*** Opening of EXTRACTED ENTRIES ***

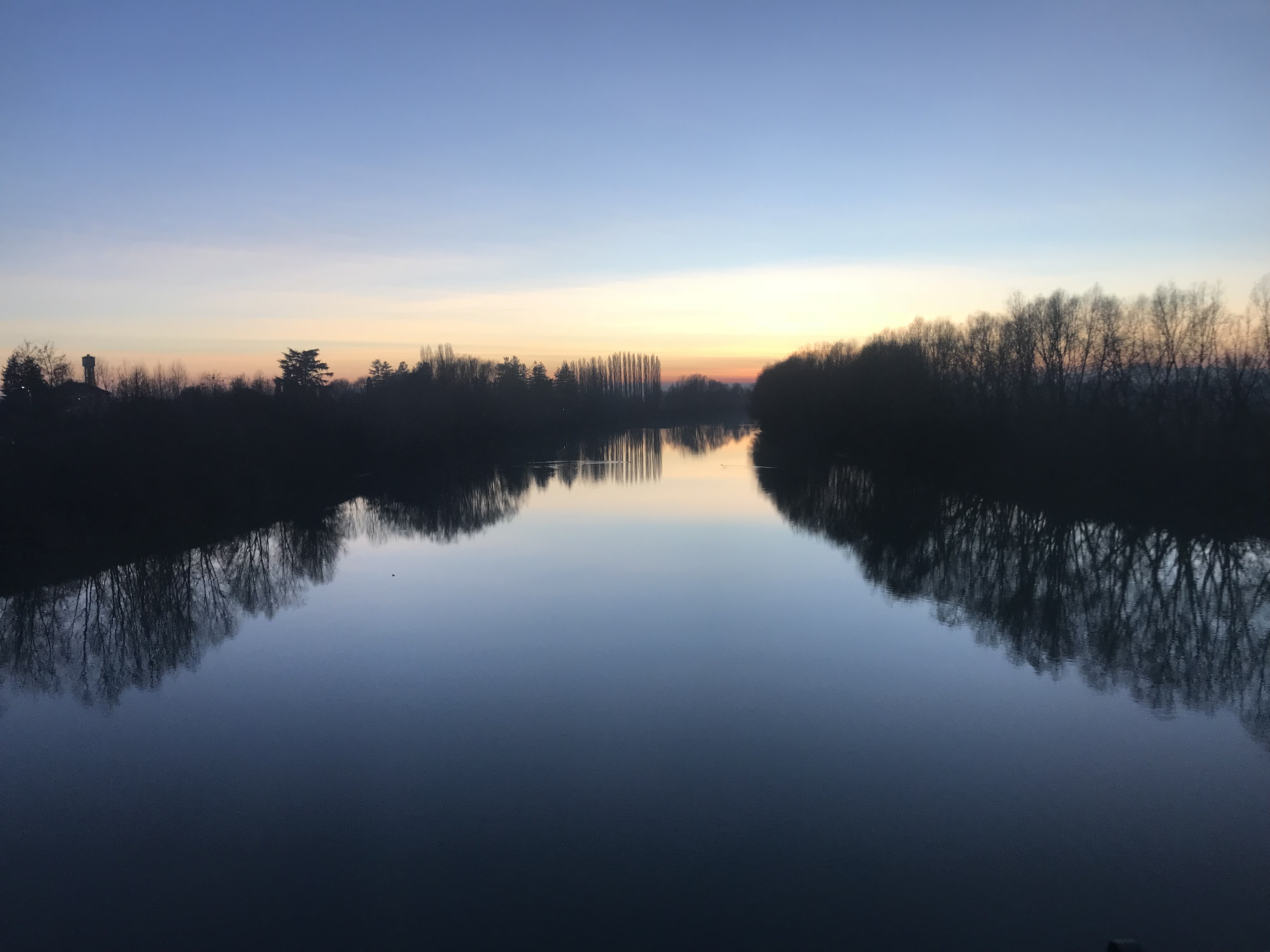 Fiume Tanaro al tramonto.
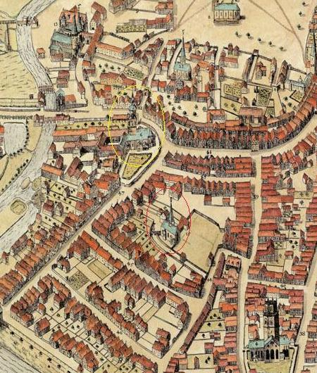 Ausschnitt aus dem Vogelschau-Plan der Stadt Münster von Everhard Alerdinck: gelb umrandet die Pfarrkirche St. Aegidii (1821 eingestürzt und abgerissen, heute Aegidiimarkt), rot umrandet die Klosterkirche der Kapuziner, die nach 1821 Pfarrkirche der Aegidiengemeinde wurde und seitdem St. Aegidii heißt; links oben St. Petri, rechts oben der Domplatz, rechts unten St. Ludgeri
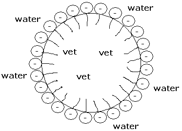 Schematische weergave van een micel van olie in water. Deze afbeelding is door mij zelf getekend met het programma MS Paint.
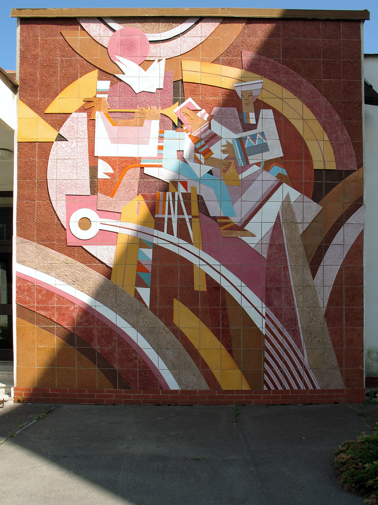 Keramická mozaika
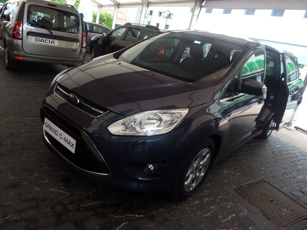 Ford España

*** Close of EXTRACTED ENTRIES ***

Each line above is to be transcribed exactly, though its pictures are not.

_RESPONSE AREA:_
 Fiume Tanaro al tramonto.
 Ausschnitt aus dem Vogelschau-Plan der Stadt Münster von Everhard Alerdinck: gelb umrandet die Pfarrkirche St. Aegidii (1821 eingestürzt und abgerissen, heute Aegidiimarkt), rot umrandet die Klosterkirche der Kapuziner, die nach 1821 Pfarrkirche der Aegidiengemeinde wurde und seitdem St. Aegidii heißt; links oben St. Petri, rechts oben der Domplatz, rechts unten St. Ludgeri
 Schematische weergave van een micel van olie in water. Deze afbeelding is door mij zelf getekend met het programma MS Paint.
 Keramická mozaika
 Ford España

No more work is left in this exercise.